# Problem details
Word for word, please copy the listing below, with its pictures left out.

# Recorded information
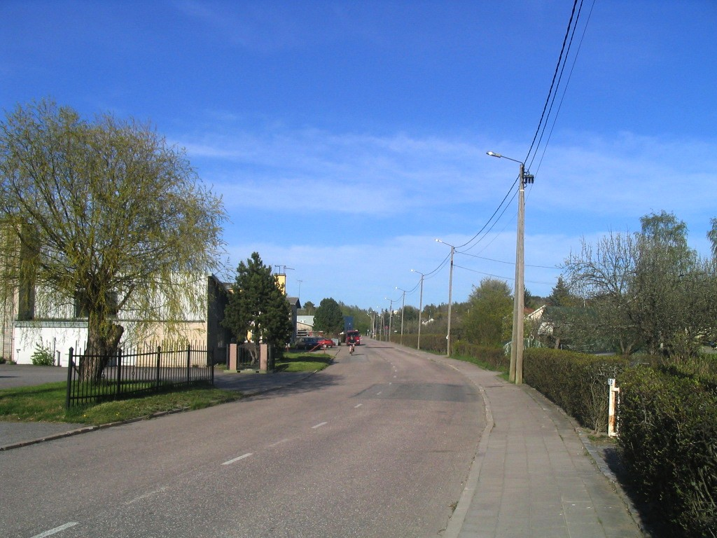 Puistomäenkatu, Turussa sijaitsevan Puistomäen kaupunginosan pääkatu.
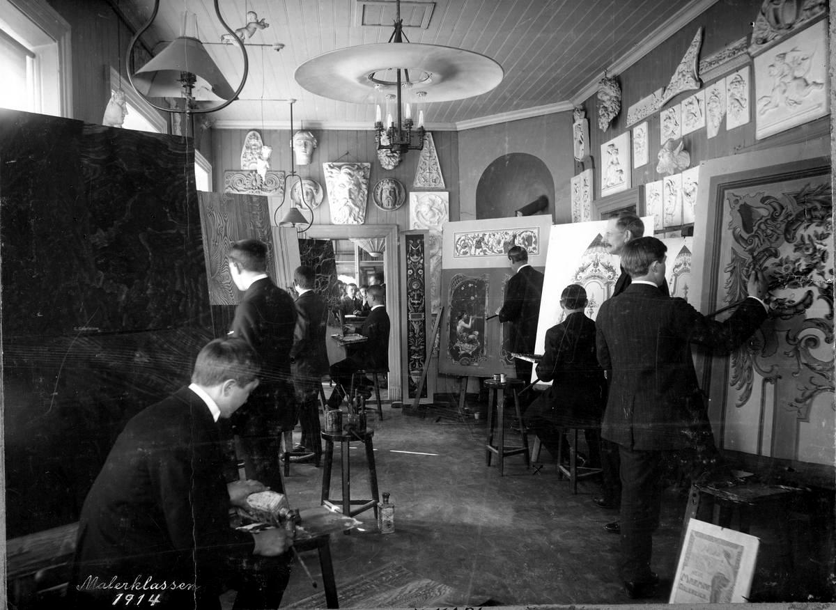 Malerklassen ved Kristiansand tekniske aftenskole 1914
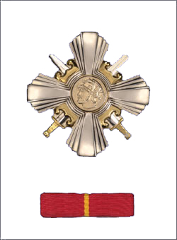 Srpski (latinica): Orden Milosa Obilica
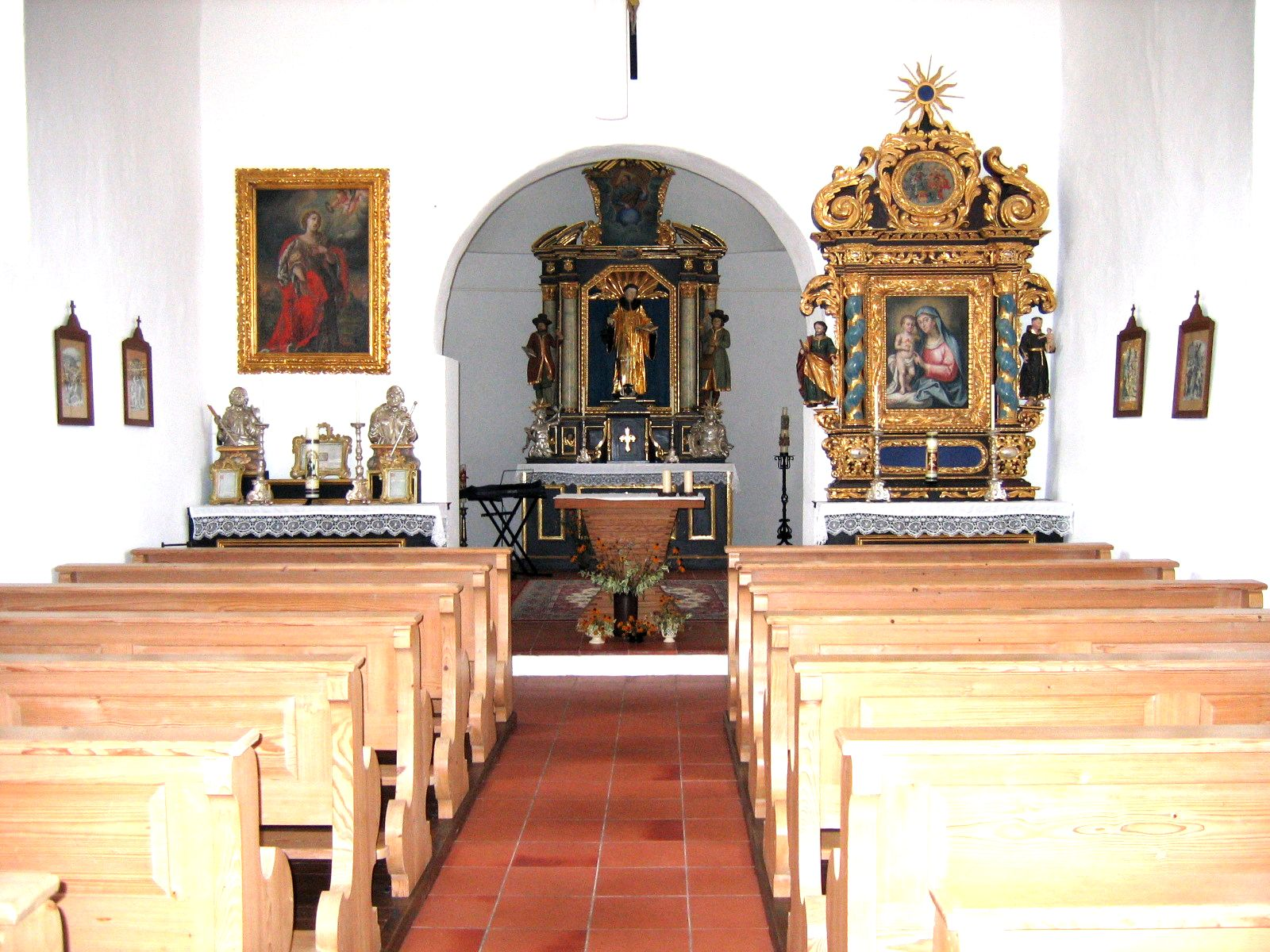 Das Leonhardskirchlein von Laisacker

# Solution
 Puistomäenkatu, Turussa sijaitsevan Puistomäen kaupunginosan pääkatu.
 Malerklassen ved Kristiansand tekniske aftenskole 1914
 Srpski (latinica): Orden Milosa Obilica
 Das Leonhardskirchlein von Laisacker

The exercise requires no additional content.